PROBLEM STATEMENT: Without the pictures, repeat all of the data exactly as it appears below.

GIVEN RECORDS:
☆ ☆ ☆ ☆
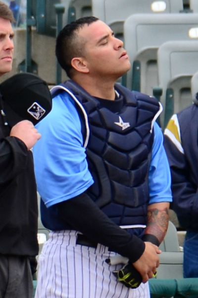 Sebastián Valle
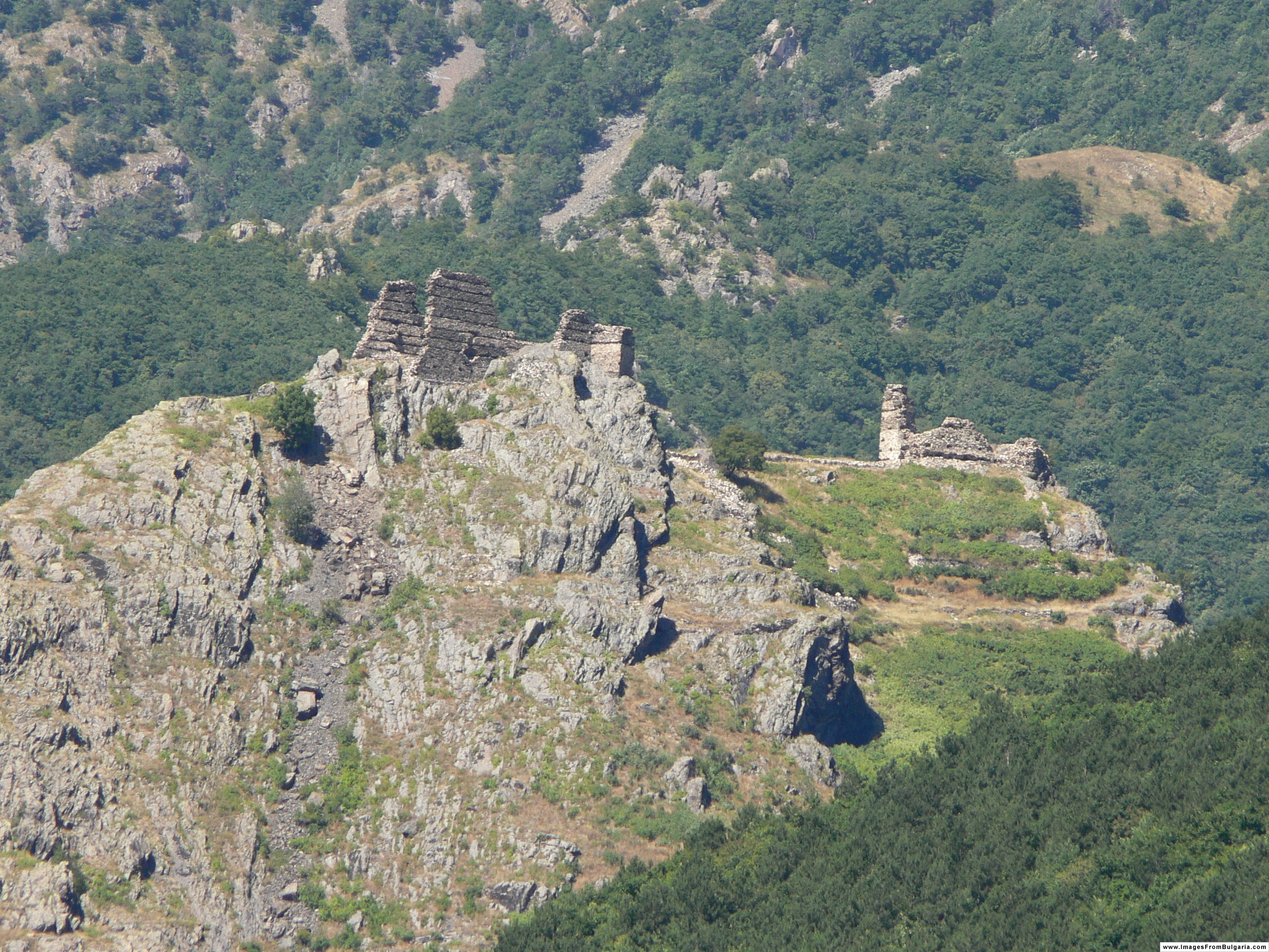 Anevsko Kale, a castle in Bulgaria
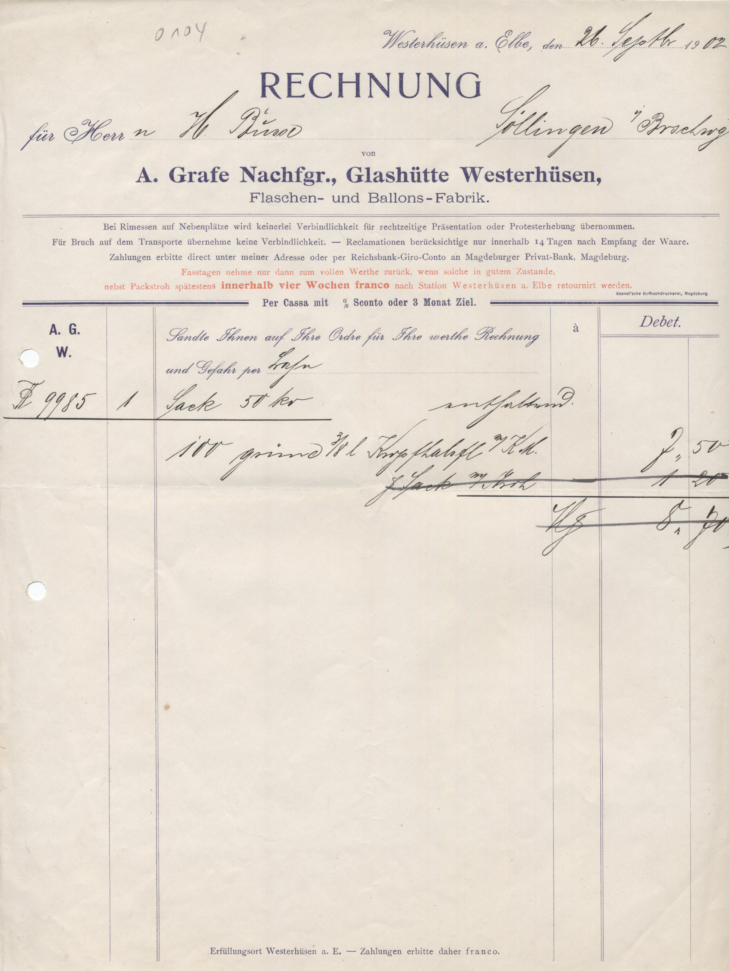 Rechnung der Firma A. Grafe Nachfgr., Glashütte Westerhüsen
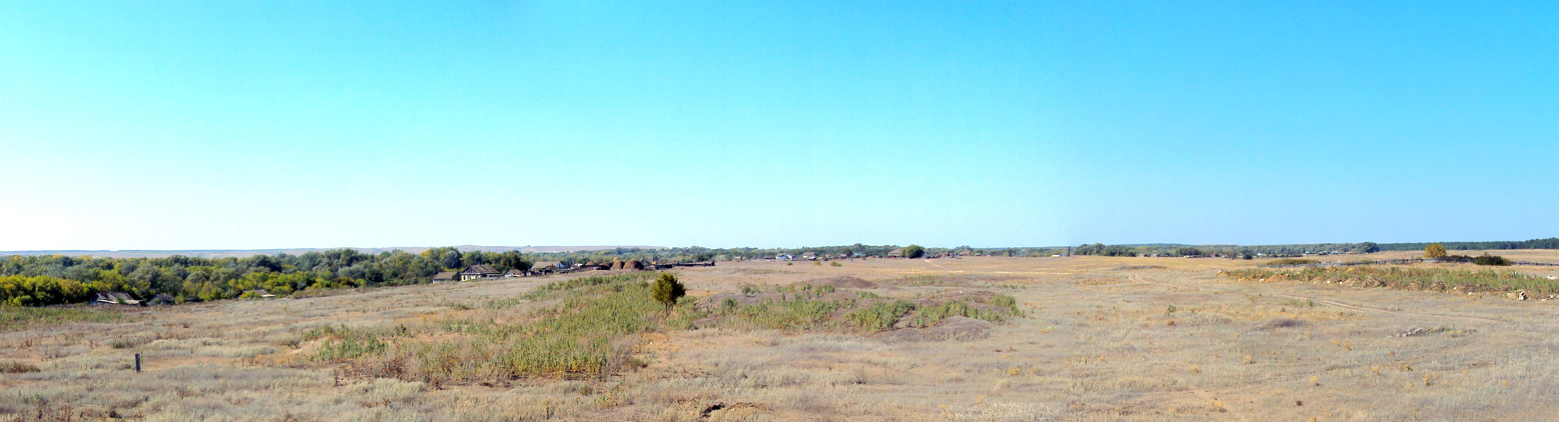 Панорама хутора Ярской 2.
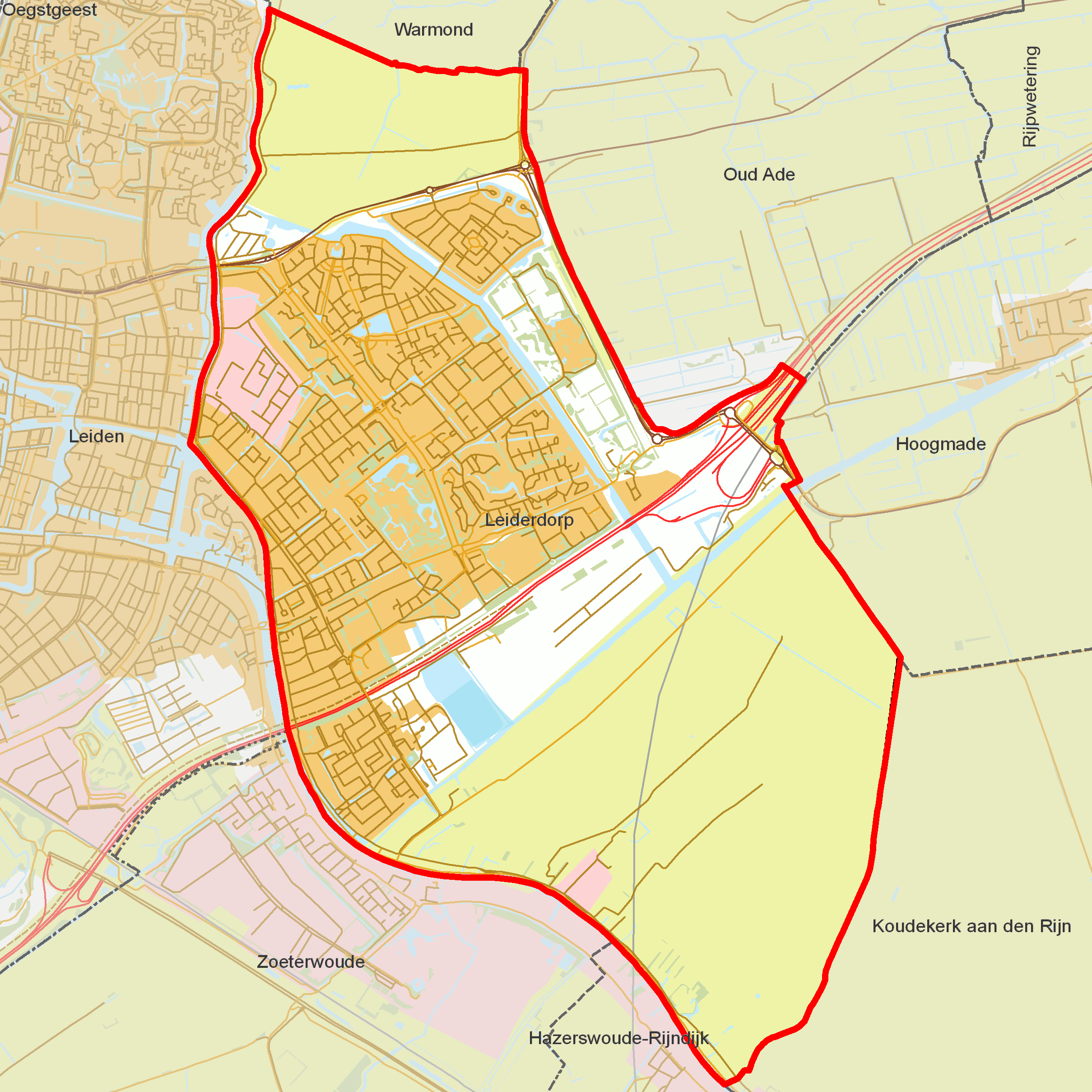 BAG woonplaatsen - Gemeente Leiderdorp.png
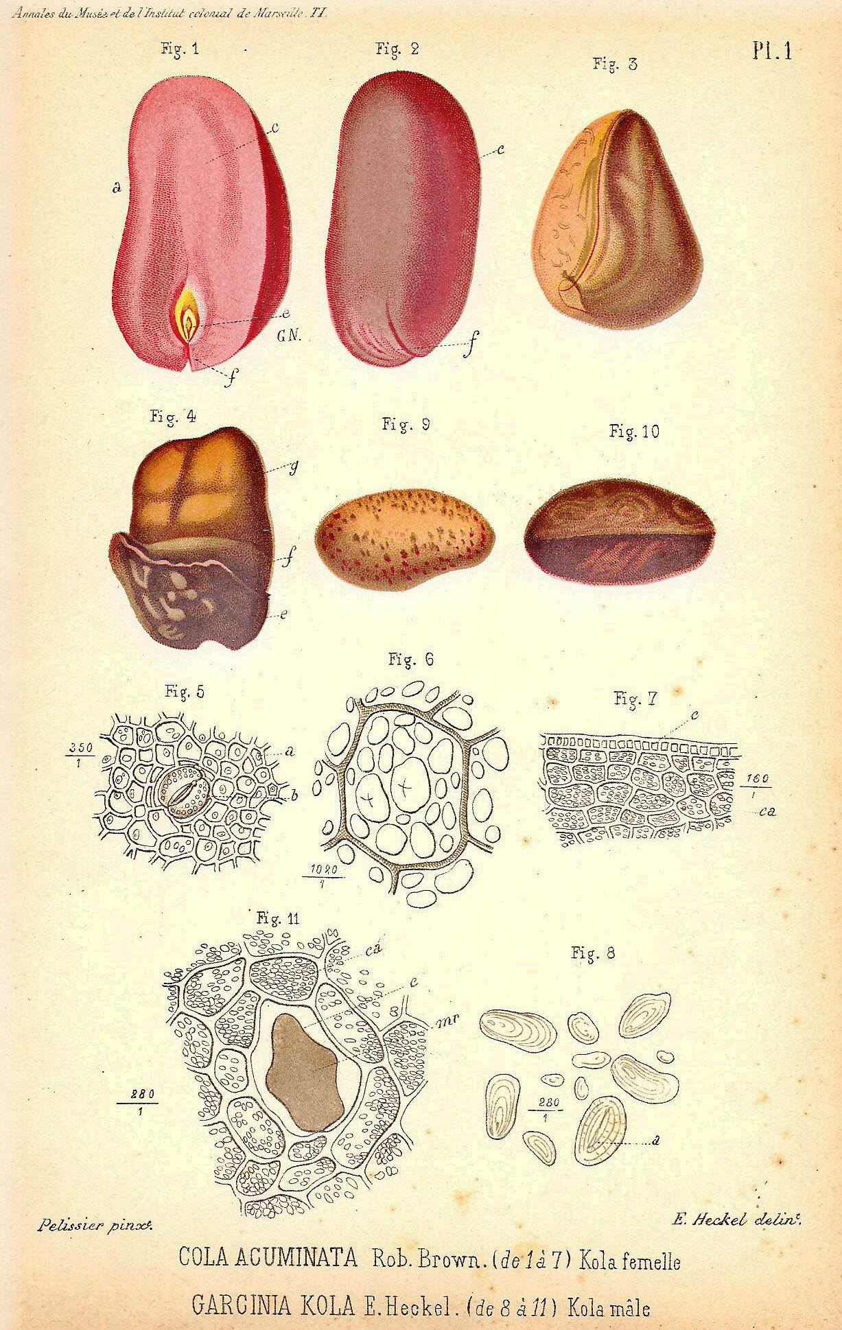 Planche des annales de l'Institut de botanique coloniale, 1898, étude du docteur Heckel.
☆ ☆ ☆ ☆
TASK ANSWER:
 Sebastián Valle
 Anevsko Kale, a castle in Bulgaria
 Rechnung der Firma A. Grafe Nachfgr., Glashütte Westerhüsen
 Панорама хутора Ярской 2.
 BAG woonplaatsen - Gemeente Leiderdorp.png
 Planche des annales de l'Institut de botanique coloniale, 1898, étude du docteur Heckel.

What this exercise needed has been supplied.